[Dataset excerpts]
--------------------

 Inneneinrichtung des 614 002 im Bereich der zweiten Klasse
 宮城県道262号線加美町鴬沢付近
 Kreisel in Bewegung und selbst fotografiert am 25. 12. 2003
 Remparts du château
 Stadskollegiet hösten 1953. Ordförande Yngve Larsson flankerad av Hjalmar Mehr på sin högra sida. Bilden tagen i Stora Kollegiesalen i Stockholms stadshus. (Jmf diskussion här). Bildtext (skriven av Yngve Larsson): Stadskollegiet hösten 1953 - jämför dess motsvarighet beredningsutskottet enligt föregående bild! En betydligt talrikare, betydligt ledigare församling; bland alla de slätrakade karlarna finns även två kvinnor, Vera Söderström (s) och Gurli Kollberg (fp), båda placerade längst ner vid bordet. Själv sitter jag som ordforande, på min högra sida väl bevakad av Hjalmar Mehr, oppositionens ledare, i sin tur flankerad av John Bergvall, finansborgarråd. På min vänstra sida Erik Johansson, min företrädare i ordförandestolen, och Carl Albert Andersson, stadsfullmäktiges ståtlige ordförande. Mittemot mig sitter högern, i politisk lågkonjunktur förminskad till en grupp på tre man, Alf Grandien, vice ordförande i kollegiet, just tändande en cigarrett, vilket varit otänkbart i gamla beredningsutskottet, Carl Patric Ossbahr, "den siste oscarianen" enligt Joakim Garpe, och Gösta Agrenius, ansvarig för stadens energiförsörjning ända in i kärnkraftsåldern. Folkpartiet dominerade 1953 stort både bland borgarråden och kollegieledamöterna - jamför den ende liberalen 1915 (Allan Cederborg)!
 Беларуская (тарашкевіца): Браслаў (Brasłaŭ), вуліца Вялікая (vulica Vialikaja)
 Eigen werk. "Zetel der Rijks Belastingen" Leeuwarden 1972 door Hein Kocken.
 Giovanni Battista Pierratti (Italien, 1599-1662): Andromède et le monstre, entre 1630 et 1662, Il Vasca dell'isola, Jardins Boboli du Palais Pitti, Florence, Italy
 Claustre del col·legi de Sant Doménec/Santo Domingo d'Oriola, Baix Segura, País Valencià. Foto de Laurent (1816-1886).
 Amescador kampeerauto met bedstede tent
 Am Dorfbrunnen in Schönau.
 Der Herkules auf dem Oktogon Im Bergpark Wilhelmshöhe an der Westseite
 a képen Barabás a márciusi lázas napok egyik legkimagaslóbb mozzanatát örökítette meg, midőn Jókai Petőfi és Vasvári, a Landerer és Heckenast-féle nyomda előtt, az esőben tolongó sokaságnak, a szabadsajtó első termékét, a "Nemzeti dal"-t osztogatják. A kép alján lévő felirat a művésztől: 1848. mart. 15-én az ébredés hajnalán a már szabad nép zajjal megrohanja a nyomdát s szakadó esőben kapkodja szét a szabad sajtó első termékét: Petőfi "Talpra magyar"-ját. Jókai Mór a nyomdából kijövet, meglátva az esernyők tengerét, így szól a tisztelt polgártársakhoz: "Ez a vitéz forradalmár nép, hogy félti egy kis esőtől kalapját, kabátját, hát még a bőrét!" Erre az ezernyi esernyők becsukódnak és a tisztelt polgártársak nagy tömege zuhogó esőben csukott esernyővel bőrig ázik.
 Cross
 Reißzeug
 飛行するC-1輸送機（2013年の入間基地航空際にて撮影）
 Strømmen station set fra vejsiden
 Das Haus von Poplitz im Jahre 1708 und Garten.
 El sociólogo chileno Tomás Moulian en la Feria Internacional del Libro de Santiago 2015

--------------------

▸ WHAT IS EXPECTED
Begin with the first line of the records and finish with the line containing "Remparts du château". Reproduce those lines exactly, both ends included, and nothing else.

▸ RESULT OF THE EXERCISE
 Inneneinrichtung des 614 002 im Bereich der zweiten Klasse
 宮城県道262号線加美町鴬沢付近
 Kreisel in Bewegung und selbst fotografiert am 25. 12. 2003
 Remparts du château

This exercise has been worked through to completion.